Definition of the total variation distance: $ V(P,Q) = \frac{1}{2} \int |p-q|d\nu$?

Question

let $P,Q$ be two probability measures on $(\Omega, \mathscr {F})$, and let $\nu$ be a $\sigma$-finite measure on the same event space such that $P \ll v, Q \ll v$. Define $\frac{dP}{dv}=p$, $\frac{dQ}{dv}=q$.

The total variation distance between P and Q is then: $$ V(P,Q) = \sup_{A \in \mathscr{F}}|P(A) - Q(A)|= \sup_A \bigg| \int_A(p-q )d\nu \bigg| $$ I'm confused about the following, we may write: $$ V(P,Q) = \frac{1}{2} \int |p-q|d\nu $$ First, how can we bring the absolute value inside the integral and get rid of the supremum, and second, what region are we integrating over now?
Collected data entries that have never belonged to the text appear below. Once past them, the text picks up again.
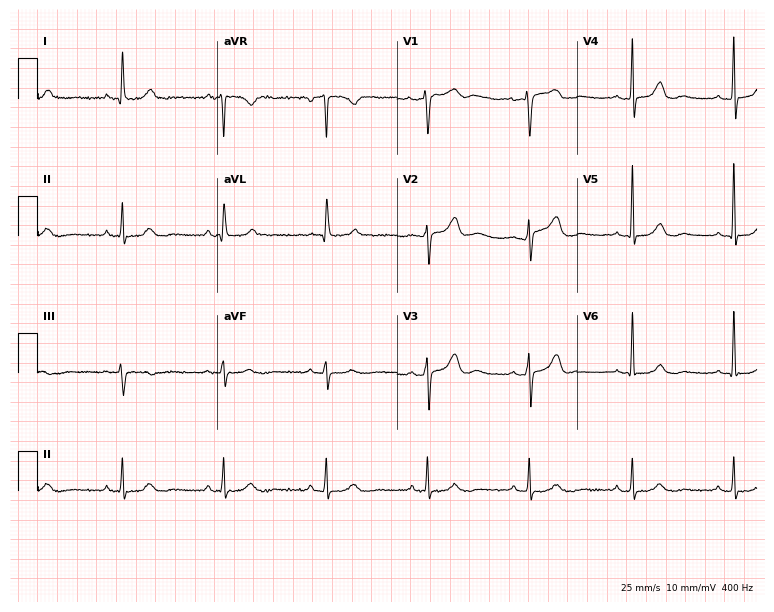
ECG (7.3-second recording at 400 Hz) — a 70-year-old female. Labelled as a normal ECG.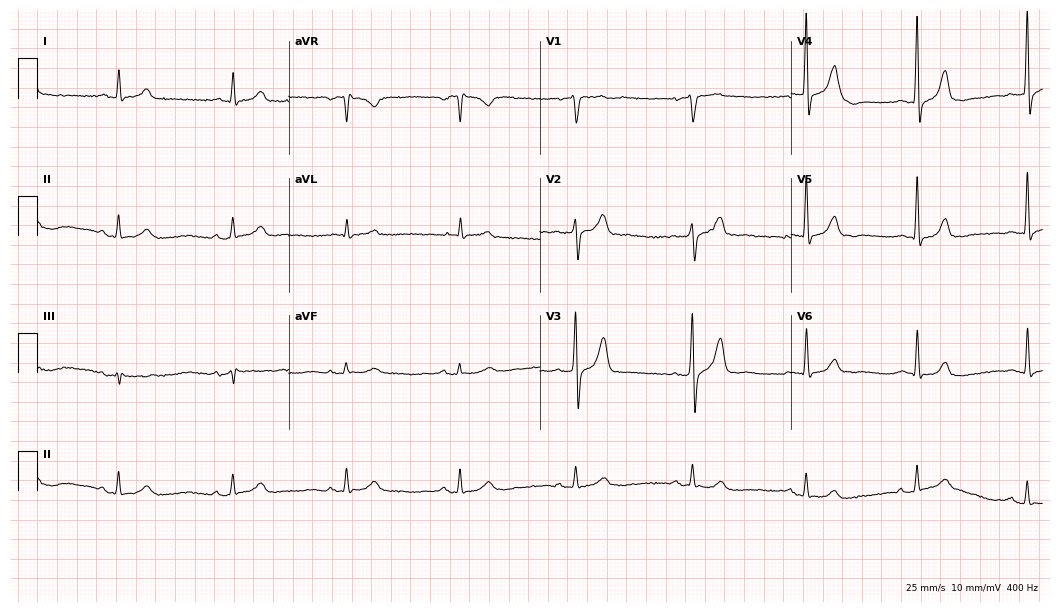
12-lead ECG from a male, 79 years old. Labelled as a normal ECG.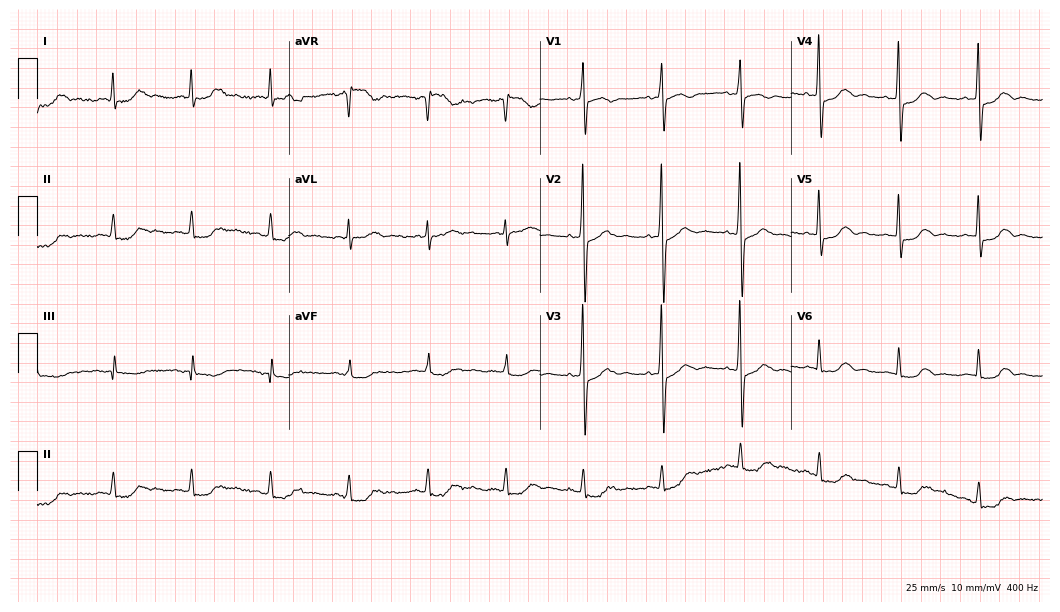
Standard 12-lead ECG recorded from an 85-year-old female patient (10.2-second recording at 400 Hz). None of these six findings is recorded: first-degree AV block, right bundle branch block, left bundle branch block, sinus bradycardia, atrial fibrillation, sinus tachycardia. Findings outside these six are not listed.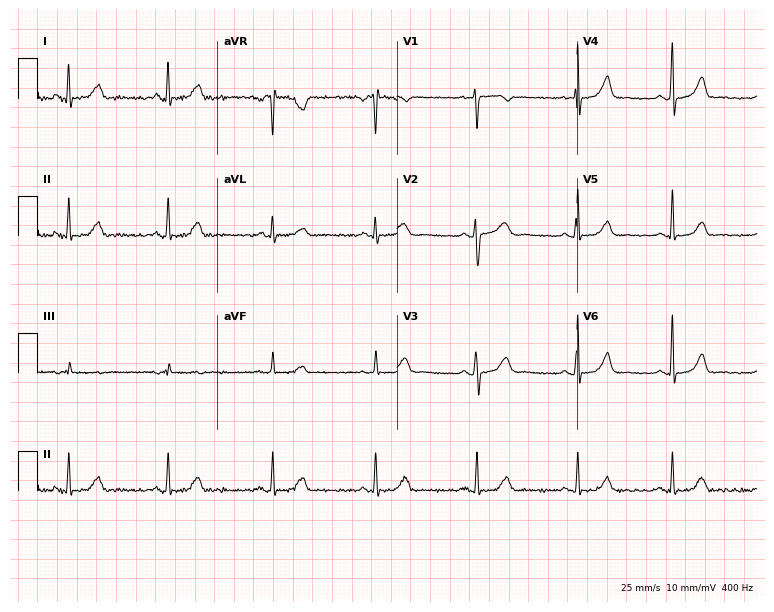
12-lead ECG (7.3-second recording at 400 Hz) from a female patient, 32 years old. Labelled as a normal ECG.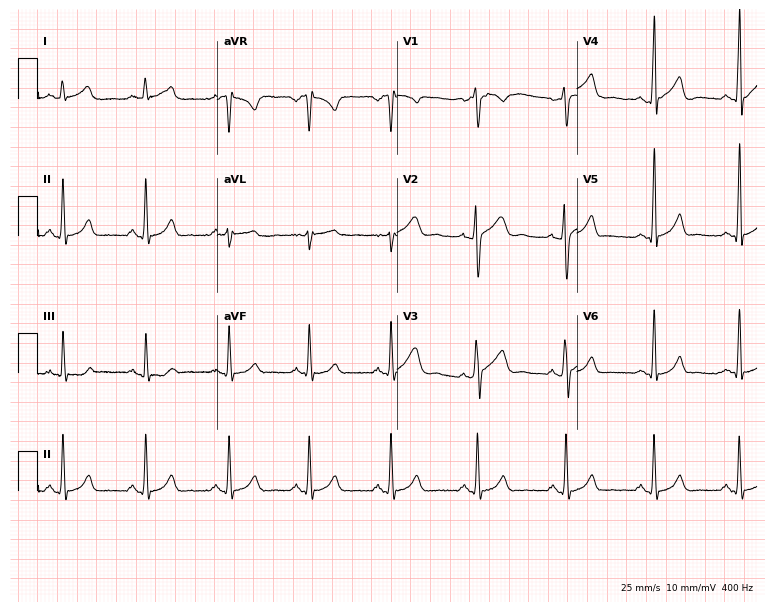
ECG (7.3-second recording at 400 Hz) — a 28-year-old man. Labelled as a normal ECG.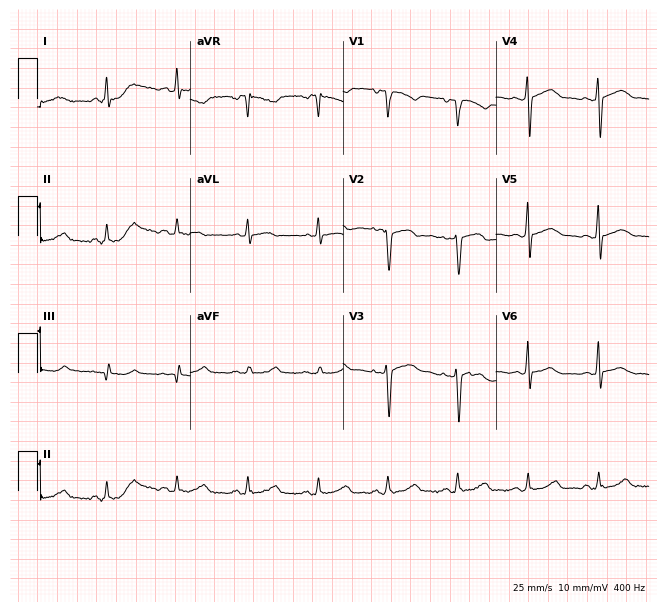
12-lead ECG from a female patient, 62 years old. Recorded interpretation: within normal limits.

This statement is made frequently in the book: Introduction to nonparametric Estimation - Tsybakov

Answer 1

Let $B = \{p \ge q\}$. Note that \begin{align*} \int_\Omega \def\abs#1{\left|#1\right|}\abs{p-q}\, d\nu &= \int_B (p - q) \, d\nu + \int_{\Omega \setminus B} (q- p)\, d\nu\\ &\le 2 \sup_A \abs{\int_A (p-q) \, d\nu} \end{align*} On the other side, note first that $$ \int_\Omega (p-q) \,d\nu = P(\Omega) - Q(\Omega) = 0 $$ and hence $$ \int_B (p-q) \, d\nu = \int_{\Omega \setminus B} (q-p) \, d\nu $$ Now for any $A \in \mathscr F$, we have \begin{align*} \abs{\int_A (p-q)\, d\nu} &= \max\left\{\int_A (p-q)\, d\nu, \int_A (q-p)\, d\nu\right\}\\ &\le\max\left\{ \int_{A\cap B} (p-q)\, d\nu, \int_{A \cap (\Omega \setminus B)} (q-p)\, d\nu\right\}\\ &\le \max\left\{ \int_{B} (p-q)\, d\nu, \int_{\Omega \setminus B} (q-p)\, d\nu\right\}\\ &= \int_B (p-q)\, d\nu\\ &= \frac 12 \int_\Omega \abs{p-q}\,d\nu \end{align*} Taking the supremum over $A \in \mathscr F$, gives $$ \sup_A \abs{\int_A (p-q)\, d\nu} \le \frac 12 \int_\Omega \abs{p-q}\, d\nu $$ which is the other needed inequality.